El guerrero se arrojó al suelo y bebió con avidez, luego, lanzando un suspiro de satisfacción y alivio, alargó la mano hacia su cantimplora. Su mano se frenó en seco, y se maldijo diciéndose que era un completo idiota. Donde había telarañas, por lo general había arañas, y él se había aproximado a la gigantesca tela con tan poco sentido común como una mosca. Cara a cara con la araña más grande que había visto jamás, Fyodor comprendió lo que debía sentir una mosca atrapada.

La cabeza de la araña era casi tan grande como el puño de un hombre, y bajo la débil luz de la antorcha su peludo y redondeado abdomen negro resplandecía como el de un bien acicalado gato casero. La criatura completa debía de medir casi un metro de anchura, y sus ocho enormes patas estaban dobladas en una tensa posición acuclillada.

El rostro sobresaltado de Fyodor contempló a éste, reflejado mil veces en los ojos múltiples de la criatura. El horror que esperaba sentir no llegó; al contrario de la criatura-escorpión, aquel ser no era una bestia estúpida y voraz, sino que mostraba una apariencia de vigilante inteligencia. El ser estaba claramente tan interesado en él como el guerrero en el arácnido, y se mostraba igual de cauteloso. Despacio, en silencio, la araña gigante retrocedió, moviendo una pata cada vez, y cuando estuvo fuera de su alcance profirió un bajo y chirriante sonido y empezó a elevarse en el aire.

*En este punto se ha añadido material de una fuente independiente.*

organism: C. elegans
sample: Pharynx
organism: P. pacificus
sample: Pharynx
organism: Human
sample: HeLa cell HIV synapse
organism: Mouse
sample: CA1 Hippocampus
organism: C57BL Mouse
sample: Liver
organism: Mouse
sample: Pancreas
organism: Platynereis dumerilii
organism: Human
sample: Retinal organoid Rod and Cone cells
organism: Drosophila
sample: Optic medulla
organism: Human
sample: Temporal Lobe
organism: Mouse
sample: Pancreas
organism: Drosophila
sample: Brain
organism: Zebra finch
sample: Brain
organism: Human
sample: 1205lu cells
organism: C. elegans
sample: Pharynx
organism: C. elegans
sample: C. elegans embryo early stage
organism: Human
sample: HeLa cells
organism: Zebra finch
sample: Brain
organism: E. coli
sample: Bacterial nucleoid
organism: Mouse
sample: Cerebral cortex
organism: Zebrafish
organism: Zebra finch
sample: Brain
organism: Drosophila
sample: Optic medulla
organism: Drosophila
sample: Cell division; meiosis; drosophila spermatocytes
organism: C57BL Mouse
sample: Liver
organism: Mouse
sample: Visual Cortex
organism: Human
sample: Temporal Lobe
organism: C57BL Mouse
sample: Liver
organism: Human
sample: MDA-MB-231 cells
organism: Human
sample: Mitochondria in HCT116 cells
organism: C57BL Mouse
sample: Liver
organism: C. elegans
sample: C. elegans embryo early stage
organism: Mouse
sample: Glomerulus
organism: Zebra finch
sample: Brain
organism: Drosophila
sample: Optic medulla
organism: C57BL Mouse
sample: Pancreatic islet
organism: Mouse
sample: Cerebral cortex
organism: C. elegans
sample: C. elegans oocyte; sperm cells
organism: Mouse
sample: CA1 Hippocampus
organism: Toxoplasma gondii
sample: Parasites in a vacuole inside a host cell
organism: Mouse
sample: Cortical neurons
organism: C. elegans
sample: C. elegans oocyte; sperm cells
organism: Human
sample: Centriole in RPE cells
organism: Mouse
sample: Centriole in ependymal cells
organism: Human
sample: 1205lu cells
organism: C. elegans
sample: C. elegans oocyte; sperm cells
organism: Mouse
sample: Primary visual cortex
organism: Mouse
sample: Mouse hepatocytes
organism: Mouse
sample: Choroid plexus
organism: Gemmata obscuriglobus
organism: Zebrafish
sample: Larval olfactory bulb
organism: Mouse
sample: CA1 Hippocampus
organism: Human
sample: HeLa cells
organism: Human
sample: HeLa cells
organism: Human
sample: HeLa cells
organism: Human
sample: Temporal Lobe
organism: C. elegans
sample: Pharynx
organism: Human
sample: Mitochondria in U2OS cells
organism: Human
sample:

Fyodor observó con asombro cómo el animal se deslizaba hacia arriba por un hilo de seda. Había visto a arañas hacer aquello muchas veces en su mundo, pero nunca había advertido la gracia y elegancia del silencioso vuelo. Resultaba extraño que una criatura tan grande pudiera moverse por un sendero tan fino; y más extraño aún, que el gigantesco arácnido desapareciera sencillamente en mitad del vuelo, mucho antes de haber alcanzado el techo del túnel.

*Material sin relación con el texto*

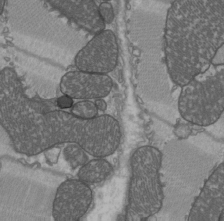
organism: C57BL Mouse
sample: Heart
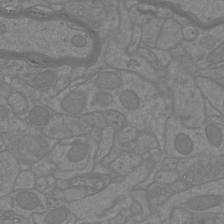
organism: Mouse
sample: Cortical neurons
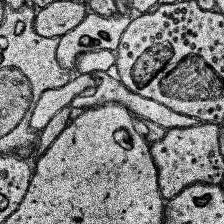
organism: Human
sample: Temporal Lobe
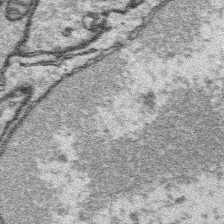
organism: Platynereis dumerilii
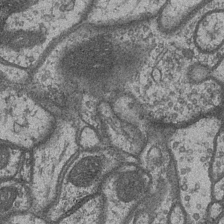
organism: Drosophila
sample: Optic medulla
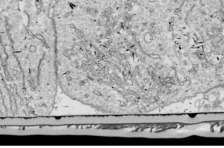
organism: Drosophila
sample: Cell division; meiosis; drosophila spermatocytes
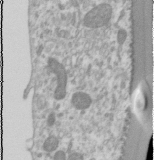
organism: Human
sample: Cilia; basal body in RPE cells
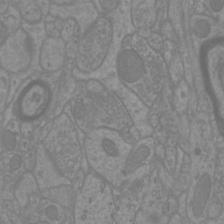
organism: Mouse
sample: Cortical neurons
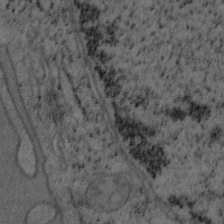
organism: Human
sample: HeLa cells
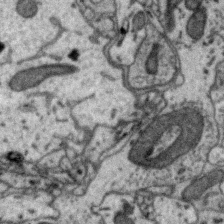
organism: Zebra finch
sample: Brain
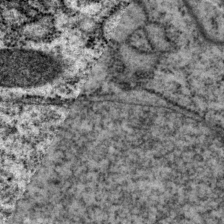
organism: P. pacificus
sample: Pharynx
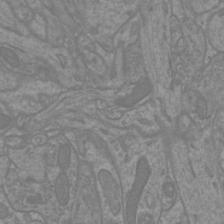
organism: Mouse
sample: Cortical neurons
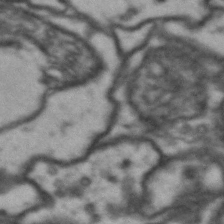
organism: Drosophila
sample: Brain
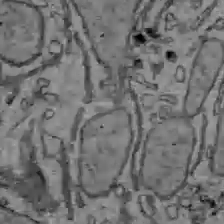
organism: C57BL Mouse
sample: Liver
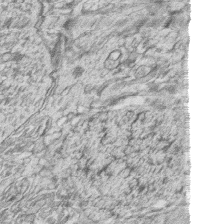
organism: Zebrafish
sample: synaptic ribbons in rod cells and cone cells
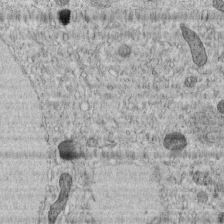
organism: C. elegans
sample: C. elegans embryo early stage
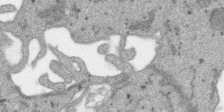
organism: Human
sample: Lung epithelial cells infected with SARS-CoV-2

¿Tendría poderes mágicos? Reflexionó. Si las setas de aquel lugar podían chillar, a lo mejor una araña podía utilizar magia.

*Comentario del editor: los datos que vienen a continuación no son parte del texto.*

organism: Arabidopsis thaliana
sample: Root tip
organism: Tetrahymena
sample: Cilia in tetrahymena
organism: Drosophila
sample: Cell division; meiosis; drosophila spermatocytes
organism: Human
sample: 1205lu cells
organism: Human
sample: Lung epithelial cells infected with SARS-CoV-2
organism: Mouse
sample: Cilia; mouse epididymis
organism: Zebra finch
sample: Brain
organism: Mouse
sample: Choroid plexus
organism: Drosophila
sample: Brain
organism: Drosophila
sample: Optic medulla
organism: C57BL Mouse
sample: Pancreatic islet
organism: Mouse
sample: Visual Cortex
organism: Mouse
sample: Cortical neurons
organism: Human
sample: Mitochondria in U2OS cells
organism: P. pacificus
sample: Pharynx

O tal vez obedecía a alguien que sí podía.

La idea espoleó al joven a actuar. Llenó con rapidez su cantimplora y echó a correr por el túnel. Si aquella araña era alguna especie de mensajero, su presencia en aquel lugar no tardaría en ser conocida; y si no recuperaba el amuleto pronto, sin duda moriría en aquel mundo de pesadilla. Por encima de todo, no debía perder la cabeza.

Eso al menos sí lo sabía: la Antípoda Oscura no era sitio para los que soñaban.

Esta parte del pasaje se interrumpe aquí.